Afterward, the Irish (6-2) talked of that togetherness. Of the defense knowing once it forced the Hokies to give the ball back, that the offense would deliver. So Troy Pride stayed confident. He had come too far with these guys in more difficult moments for anything less. All those early-morning weight-training sessions, those summer conditioning drills that involved carrying logs through the mud, all that sweat and some tears — that had to pay off.
Early Saturday evening, it paid off.
Instead of fighting to find the right words to describe how this one had gone wrong, and it looked a whole lot like it would go a whole lot wrong, Pride’s words flowed freely in the post-game presser. He talked of resilience. He talked of character. He talked of passion. He talked of feeling the same anger/anguish as the Virginia Tech cornerbacks who tried to cover wide receiver Chase Claypool, who was turned loose for eight catches and 118 yards. He talked of the Irish proving something to themselves after having the previous week to ponder where it was all headed.
But they knew. Right where it ended Saturday. With the ultimate gut check.
“How you come back really shows who you are,” Pride said. “There was never a doubt. I know who we have in our locker room.”
Like the starting quarterback. Book’s game face remained long after this one was over. For him, there was no additional motivation. He’d shut out all that noise, shut out all that outside doubt and kept believing he’s a good quarterback, a starting quarterback, a winning quarterback.
Book didn’t show it the previous Saturday at Michigan, but showed it this Saturday. So when coordinator Chip Long called for that designed run on third-and-goal from the 7 with no timeouts remaining, Book ran in and ran away. Finally, he was able to do something he hadn’t done all year in practice — score in the two-minute drill. Really.
There was a different feel on the Irish sideline Saturday, something that coach Brian Kelly didn’t sense the previous week in Ann Arbor.
“I saw the passion, the desire,” he said. “They had to do it today.”
They did it while absorbing adversity body punches from all directions. Leading rusher Tony Jones Jr., wasn’t able to go because of an upper-body injury against Michigan. Starting right tackle Robert Hainsey was lost early in the game with what Kelly believed to be a fractured ankle. A fluky fumble from Jafar Armstrong turned into a 98-yard touchdown return for the Hokies. Jonathan Doerer missed a late field goal. Book tossed two interceptions.
A lot of stuff combined to conspire against the Irish. They didn’t let any of it get to them. Even late in the game, when a good portion of the student section had cleared out and other large pockets of empty seats could be seen and Notre Dame Stadium turned into Blacksburg North with chants of “Let’s Go Hokies!” Still, not enough. It all could have been. Maybe should have been. All the talk about ignoring the noise generated by the Michigan meltdown? That was easy. Doing it was hard.

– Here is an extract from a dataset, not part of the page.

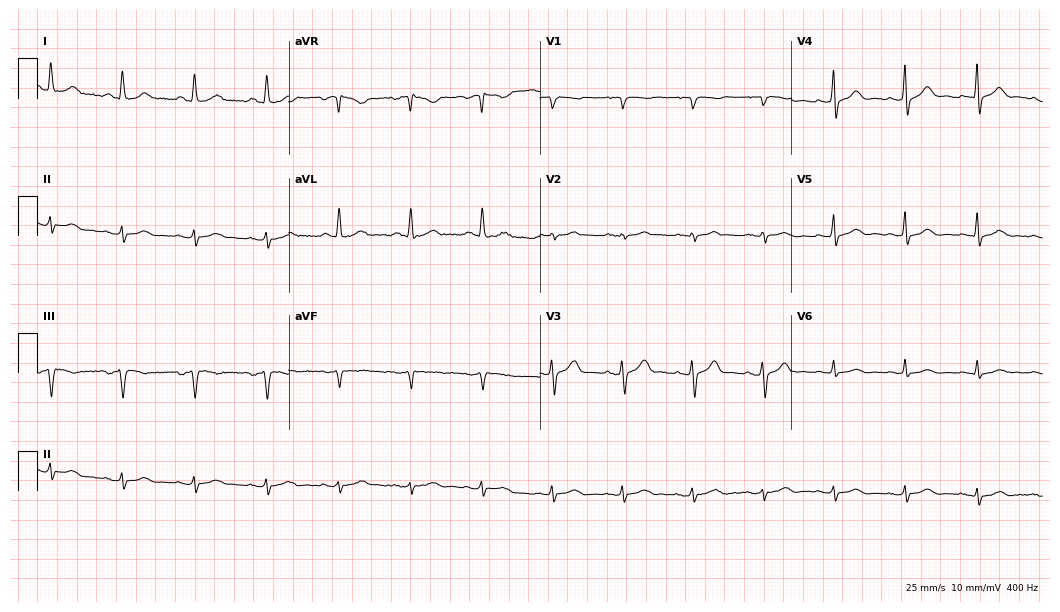
Standard 12-lead ECG recorded from a man, 55 years old (10.2-second recording at 400 Hz). Read as a normal ECG.
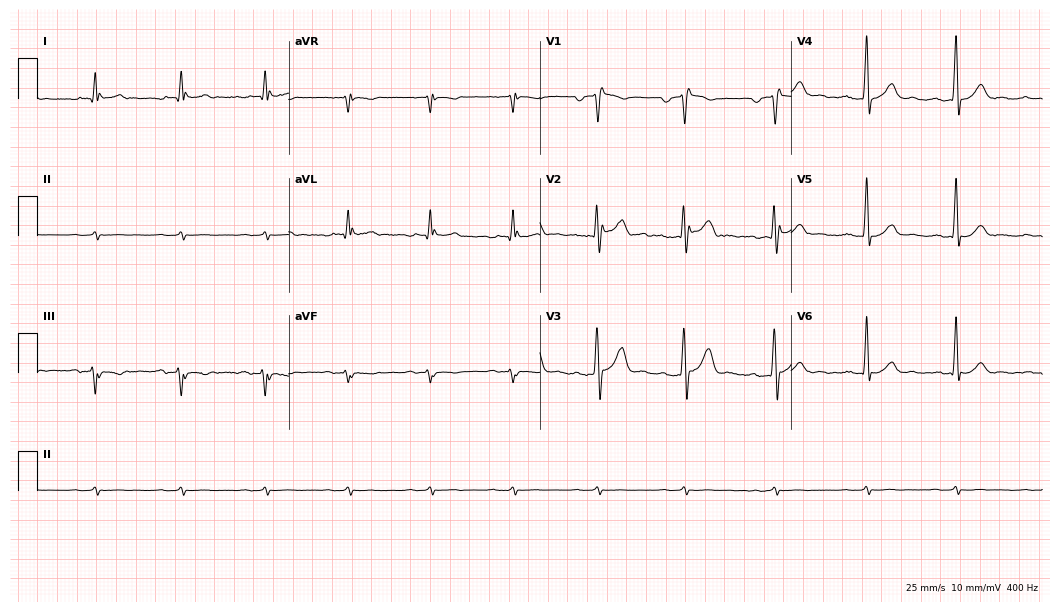
ECG — a 45-year-old male patient. Screened for six findings — first-degree AV block, right bundle branch block (RBBB), left bundle branch block (LBBB), sinus bradycardia, atrial fibrillation (AF), sinus tachycardia — none is recorded. Findings outside these six are not listed.

“They played a little tight today,” Kelly admitted. “When the noise is so loud, it affects 18-to-21-year-olds.”
What does this mean for the rest of the season? Hard to say. Get into November and it’s just win and move on to the next week. Then the next. And the next. See what happens then. Believe as Notre Dame did Saturday, that everything comes together at just the right time.
All thanks to those seven yards. Get them, and everything gets better. The noise quiets. So does the doubt. Determination dominates. Everything feels right again.
At least, for another week.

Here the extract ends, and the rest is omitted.